En tout cas, en l’état actuel de l’économie marocaine et du contexte international marqué par une sortie de crise encore hésitante des principaux partenaires économiques du Maroc, l’action sur la dépense reste à peu près la seule variable d’ajustement, si l’on veut remettre en place les équilibres macroéconomiques, rompus depuis 2009.

Bien sûr, et le débat est ancien sur ce sujet, une forte compression des dépenses peut avoir l’effet inverse de ce qui est recherché. Mais cela dépend de la nature des dépenses à resserrer.

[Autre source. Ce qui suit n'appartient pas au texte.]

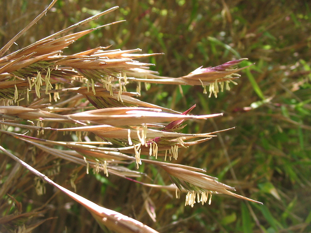 Fotografía realizada por Pablo Alberto Salguero Quiles. Ejemplar de 150 cm. mes de Abríl. En el Real Jardín Botánico de Madrid (España). Zona gramíneas. Name Fargesia nitida (Mitford) Keng f. ex T.P.Yi syn. Sinarundinaria nitida Family Poaceae

Pour l’instant, les dépenses d’investissement, généralement considérées comme les recettes de demain, ont, au contraire, augmenté (+30,2%, à 16,4 milliards de DH) sur le premier trimestre, même si l’enveloppe globale inscrite dans le budget 2014 a baissé de 16% par rapport à 2013. Mais une chose est de programmer des dépenses, d’investissement en l’occurrence, une autre est de parvenir à les réaliser. Ce qui n’a pas toujours été le cas.